What reset_analytics_data does per project: 1. Deletes all rows from all 6 analytics tables. 2. Resets last_synced_at to nil (so next populate fetches all source records). 3. Calls populate_database_with_morale_and_checkin_submissions which: - Runs ensure_unique_id! → creates unique index on the now-empty table. - Upserts all source records (now properly deduplicated by the index).

Step 3: Verify all projects are clean

clean = 0; dirty = 0

DbCredential.includes(:project).find_each do |cred|
  next unless cred.project
  cred.with_analytics_connection do |conn|
    next unless conn.table_exists?(:checkin_submissions)
    row = conn.fetch("SELECT COUNT(*) AS total, COUNT(DISTINCT id) AS distinct_ids FROM checkin_submissions").first
    dupes = row[:total].to_i - row[:distinct_ids].to_i
    if dupes > 0
      dirty += 1
      puts "DIRTY project #{cred.project_id}: #{dupes} duplicates remain"
    else
      clean += 1
    end
  end
rescue => e
  puts "ERROR project #{cred.project_id}: #{e.message}"
end

puts "\nClean: #{clean}, Dirty: #{dirty}"

Expected result: Dirty: 0

Step 4: Verify unique index exists

DbCredential.includes(:project).find_each do |cred|
  next unless cred.project
  cred.with_analytics_connection do |conn|
    next unless conn.table_exists?(:checkin_submissions)
    idx = conn.fetch("SELECT indexname FROM pg_indexes WHERE tablename='checkin_submissions' AND indexname='idx_checkin_submissions_unique_id'").first
    status = idx ? "HAS INDEX" : "MISSING INDEX"
    puts "Project #{cred.project_id}: #{status}"
  end
rescue => e
  puts "Project #{cred.project_id}: ERROR #{e.message}"
end

Expected result: all projects show HAS INDEX.

6. Prevention (going forward)

Risk	Mitigation
Repeated populate creating duplicates	Unique index on `id` enforced before every upsert
Dirty DB silently getting worse	`ensure_unique_id!` detects existing duplicates and skips populate
One project error killing entire batch	Per-project rescue in all admin batch actions
Same bug in `morale_data` table	Same safeguard applied to `morale_data` upserts
Same bug in `ProjectGroup` DB	Same concern included in `ProjectGroup` model

7. Files Changed

File	Change
`app/models/concerns/analytics_upsert_safety.rb`	New.

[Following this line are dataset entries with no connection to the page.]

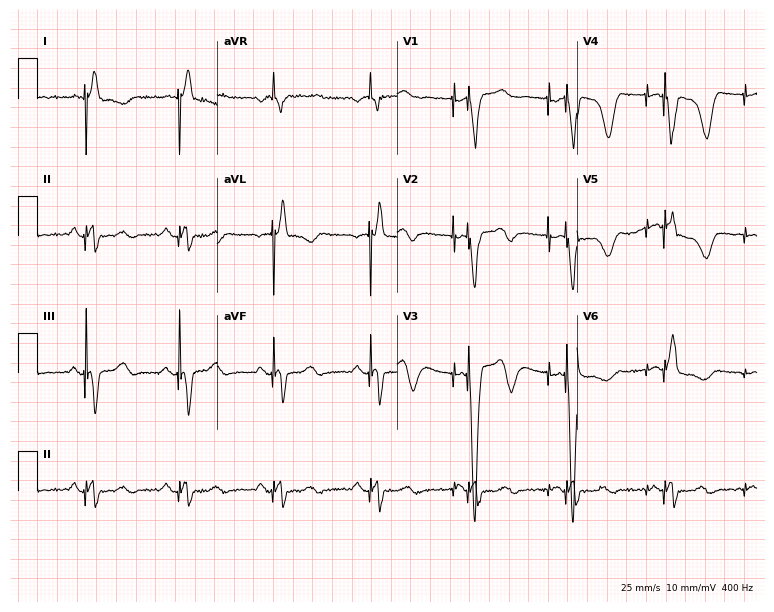
12-lead ECG from a female, 85 years old. Screened for six findings — first-degree AV block, right bundle branch block, left bundle branch block, sinus bradycardia, atrial fibrillation, sinus tachycardia — none is recorded.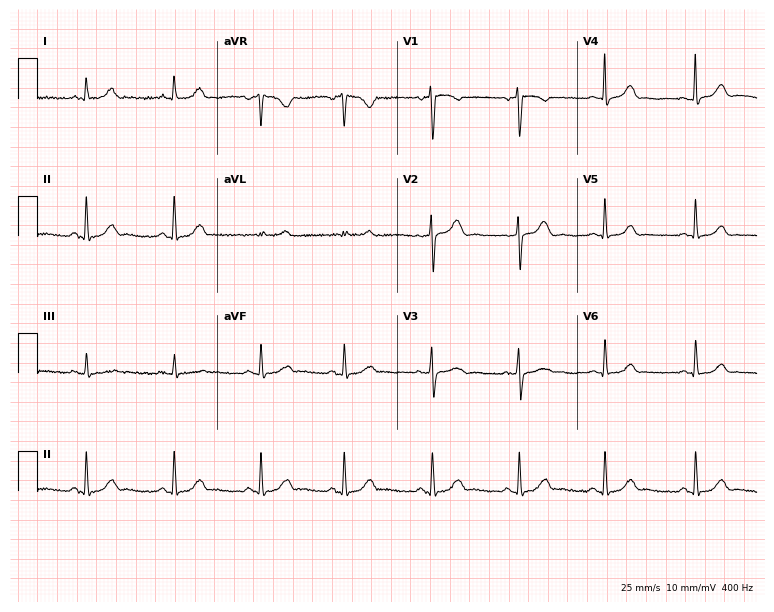
12-lead ECG (7.3-second recording at 400 Hz) from a 22-year-old woman. Labelled as a normal ECG.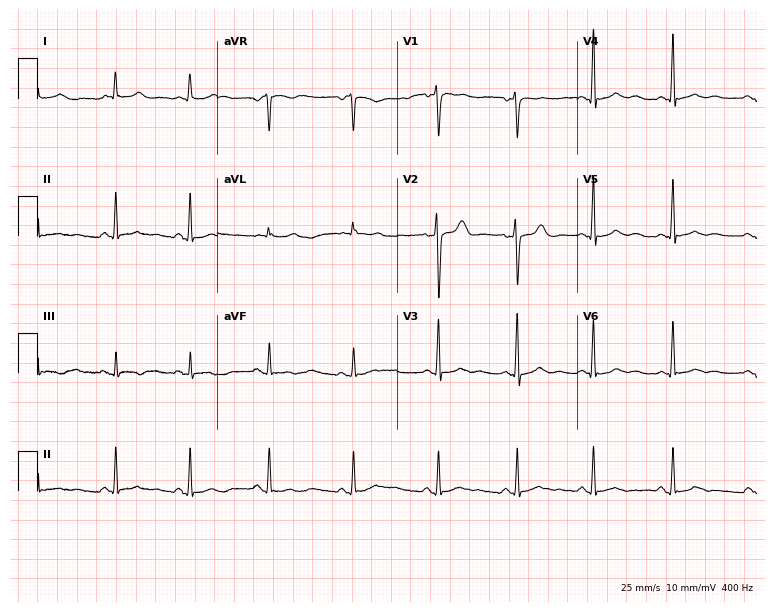
ECG — a 43-year-old female. Screened for six findings — first-degree AV block, right bundle branch block, left bundle branch block, sinus bradycardia, atrial fibrillation, sinus tachycardia — none is recorded. Only these six findings were labelled.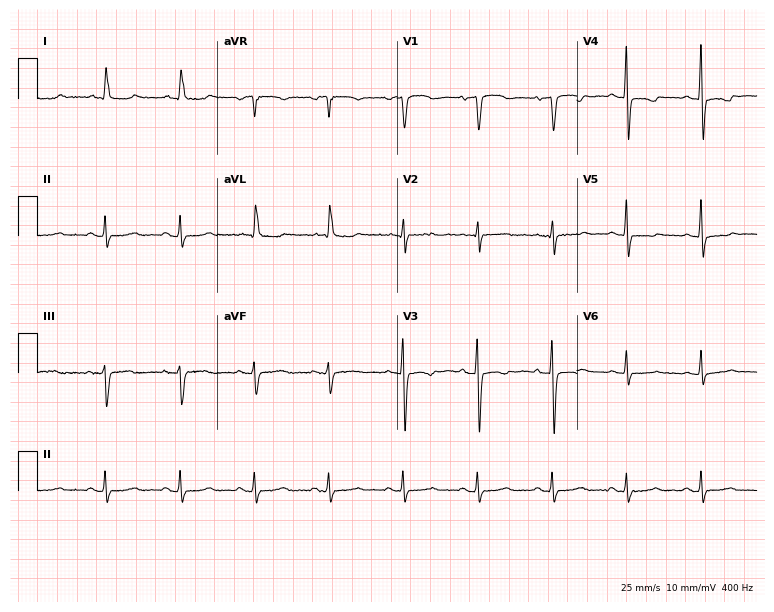
12-lead ECG from a 69-year-old female (7.3-second recording at 400 Hz). No first-degree AV block, right bundle branch block, left bundle branch block, sinus bradycardia, atrial fibrillation or sinus tachycardia recorded for this tracing.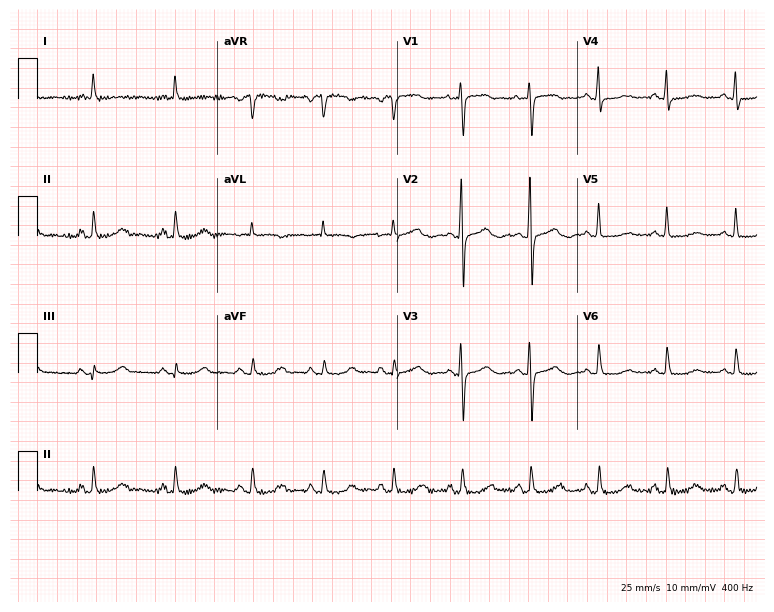
12-lead ECG from a woman, 74 years old (7.3-second recording at 400 Hz). Recorded interpretation: within normal limits.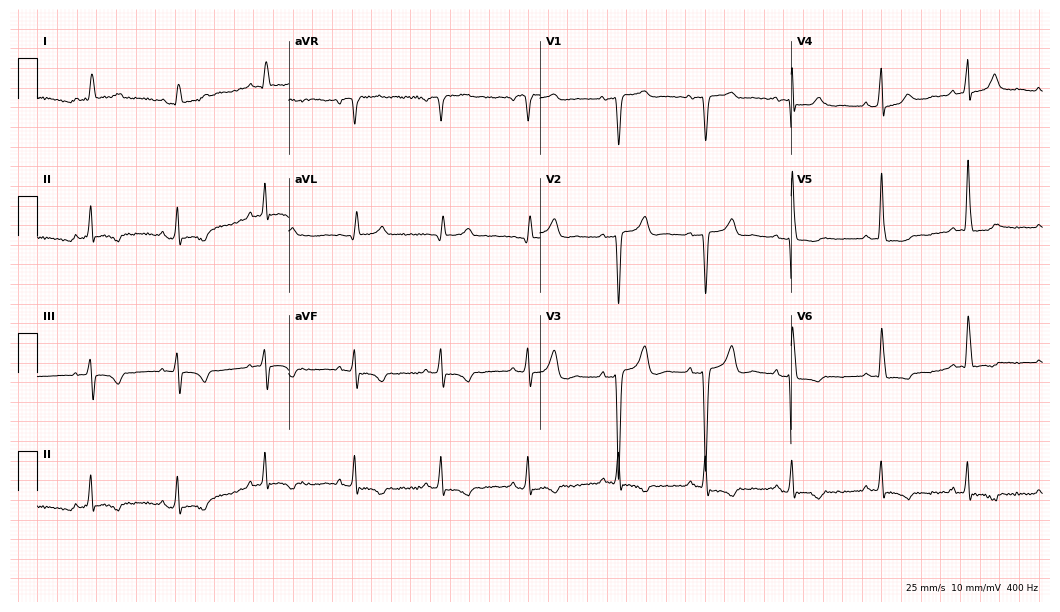
12-lead ECG from a female patient, 40 years old (10.2-second recording at 400 Hz). No first-degree AV block, right bundle branch block, left bundle branch block, sinus bradycardia, atrial fibrillation or sinus tachycardia recorded for this tracing.

Shared concern for unique constraint enforcement.
`app/models/db_credential.rb`	Include concern; replace old guard; add morale_data guard; use `next unless` pattern.
`app/models/project_group.rb`	Include concern; replace old guard; add morale_data guard; use `next unless` pattern.
`app/admin/projects.rb`	Add per-project error handling in all 4 batch actions.